Bruce non le rispose. La tirò verso di sé e la baciò con trasporto, accarezzandole il corpo dalle spalle fin sotto i glutei.
“Finalmente… – mormorò – non ne potevo più: ho aspettato questo momento da quando sono salito sull’aereo, cinque mesi fa”
Nora gli sorrise.
“Sono molto contenta che siate venuti”
Nora sentì il cellulare vibrare nella tasca posteriore dei pantaloni. Lo tirò fuori e guardò il display.
“E’ Alessandro. E’ arrivato. Aspettami qui, per piacere. Gli lascio i bambini poi torno da te”
Bruce sentì Nora che andava in una delle altre stanze che aveva intravvisto al piano, quando erano saliti. Sentì la sua voce mentre – presumibilmente – chiedeva ai bimbi di lasciare i loro giochi e di mettersi i giacconi e gli scarponi, che papà era arrivato. Si sentì in colpa per aver causato quello scompiglio. Ma il senso di colpa sfumò quasi immediatamente al pensiero del suo corpo avvinghiato a quello di lei in quella stanza tutta di legno, in quel delizioso letto di ferro battuto, con la biancheria bianca e l’odore di legna bruciata e di arancio, cannella e chiodi di garofano che riempiva l’aria anche lassù.
Sentì Nora e i bimbi scendere le scale. Non volle guardare, sentì ancora Nora che parlamentava probabilmente col marito, sulla soglia. Poi sentì la porta chiudersi.

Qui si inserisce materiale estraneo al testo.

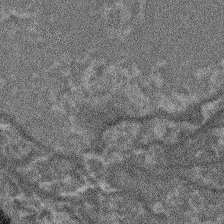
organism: Arabidopsis thaliana
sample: Root tip
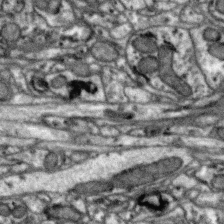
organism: Zebra finch
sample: Brain
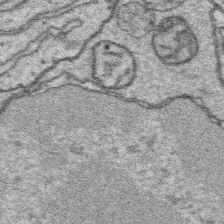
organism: Platynereis dumerilii
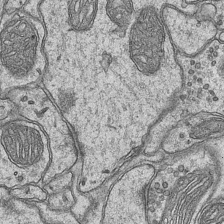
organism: Mouse
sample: CA1 Hippocampus
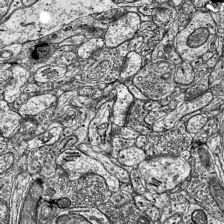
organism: Mouse
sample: Visual Cortex
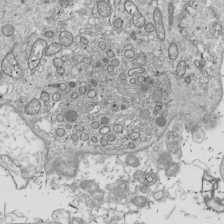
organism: Drosophila
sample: Cell division; meiosis; drosophila spermatocytes
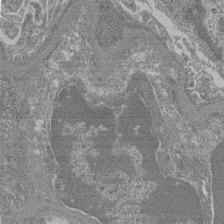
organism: Mouse
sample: Glomerulus
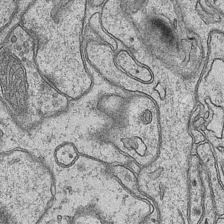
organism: Mouse
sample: CA1 Hippocampus
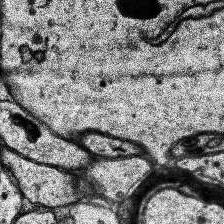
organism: Human
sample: Temporal Lobe
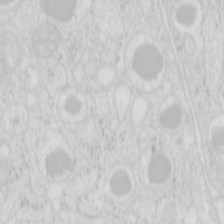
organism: Mouse
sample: Pancreas
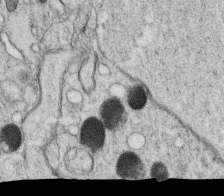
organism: C. elegans
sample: C. elegans oocyte; sperm cells
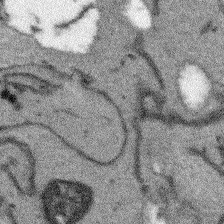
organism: Arabidopsis thaliana
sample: Root tip
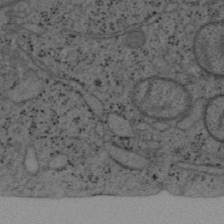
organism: Human
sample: HeLa cells
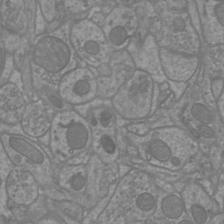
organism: Mouse
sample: Cortical neurons
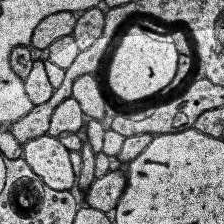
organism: Human
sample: Temporal Lobe
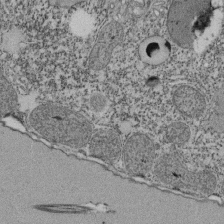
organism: Tetrahymena
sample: Cilia in tetrahymena
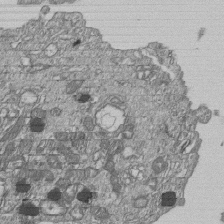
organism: Human
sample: MDA-MB-231 cells
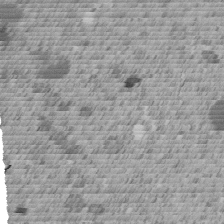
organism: C. elegans
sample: C. elegans embryo early stage
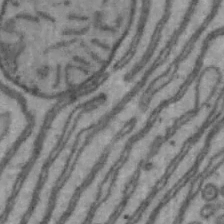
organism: Mouse
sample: Liver
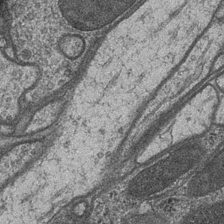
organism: Drosophila
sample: Optic medulla
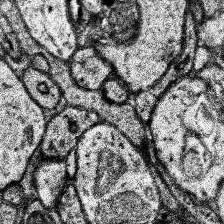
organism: Human
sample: Temporal Lobe
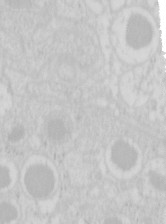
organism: Mouse
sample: Pancreas
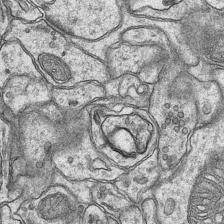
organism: Mouse
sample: CA1 Hippocampus
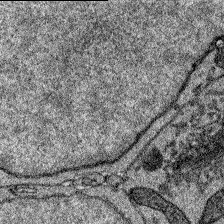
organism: Zebrafish
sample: Larval olfactory bulb
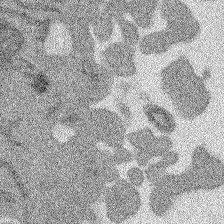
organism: Human
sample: HeLa cells
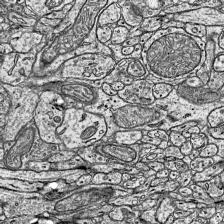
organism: Mouse
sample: Visual Cortex
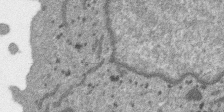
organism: Human
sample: Lung epithelial cells infected with SARS-CoV-2
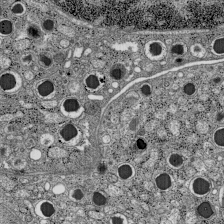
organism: C57BL Mouse
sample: Pancreatic islet
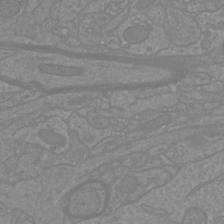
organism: Mouse
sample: Cortical neurons
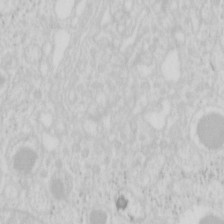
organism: Mouse
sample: Pancreas
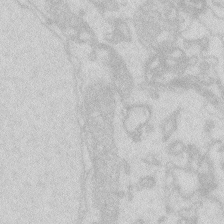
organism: Zebrafish
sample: Macrophage
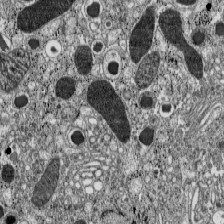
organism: C57BL Mouse
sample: Pancreatic islet
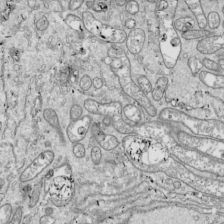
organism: Drosophila
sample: Cell division; meiosis; drosophila spermatocytes
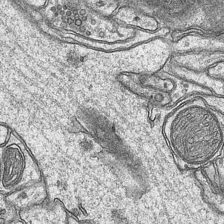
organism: Mouse
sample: CA1 Hippocampus
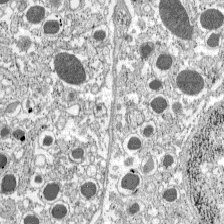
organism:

Nora impiegò un po’ a risalire in camera. E quando Bruce la vide si accorse che aveva gli occhi lucidi. La strinse ancora a sé.
“Dai… ti prego, non fare così. Vedrai come staremo bene l’estate prossima, con anche loro insieme a noi”
“Lo so, ma non è quello… – ribattè piagnucolando – E’ che ti guardano e ti baciano… e lo fanno come se… come se… sono sempre così affettuosi! Ignari del casino che sto montando intorno a loro!”
“Calmati… – l’incoraggiò Bruce – vedrai che saprai mantenere un profilo alto con loro e loro non sentiranno la tua mancanza e non ti rimprovereranno per nulla”
“Salvo per il fatto che li porto via al padre per l’unico periodo dell’anno in cui potrebbero stare tutto il tempo con lui”
“Restano le feste di Natale”
Nora lo guardò.
“Uff… Andiamo a bere il tè?”
Bruce le si avvicinò.
“Mmhh… non credo…”
La mano di lui corse sulla sua schiena, dal collo verso il basso, poi risalì, da sotto il maglione. Rimase con la bocca socchiusa, vicino alle sue labbra, carezzandole la gota con la punta delle dita. Si fece ancora più vicino, finché i suoi lombi toccarono quelli di lei. Nora si accorse che era… piuttosto felice di essere lì. Sentì il suo profumo, il suo fiato stentatamente rallentato e tiepido contro il suo viso. Poi, lentamente ma decisamente Bruce infilò la lingua nella bocca di lei, aprendogliela e muovendola dentro, all’inseguimento della sua. Nora circondò le spalle dell’uomo e lui, col solito colpetto di calcagno, chiuse la porta dietro di sé e la spinse su quel grande, morbido letto dalla biancheria bianca.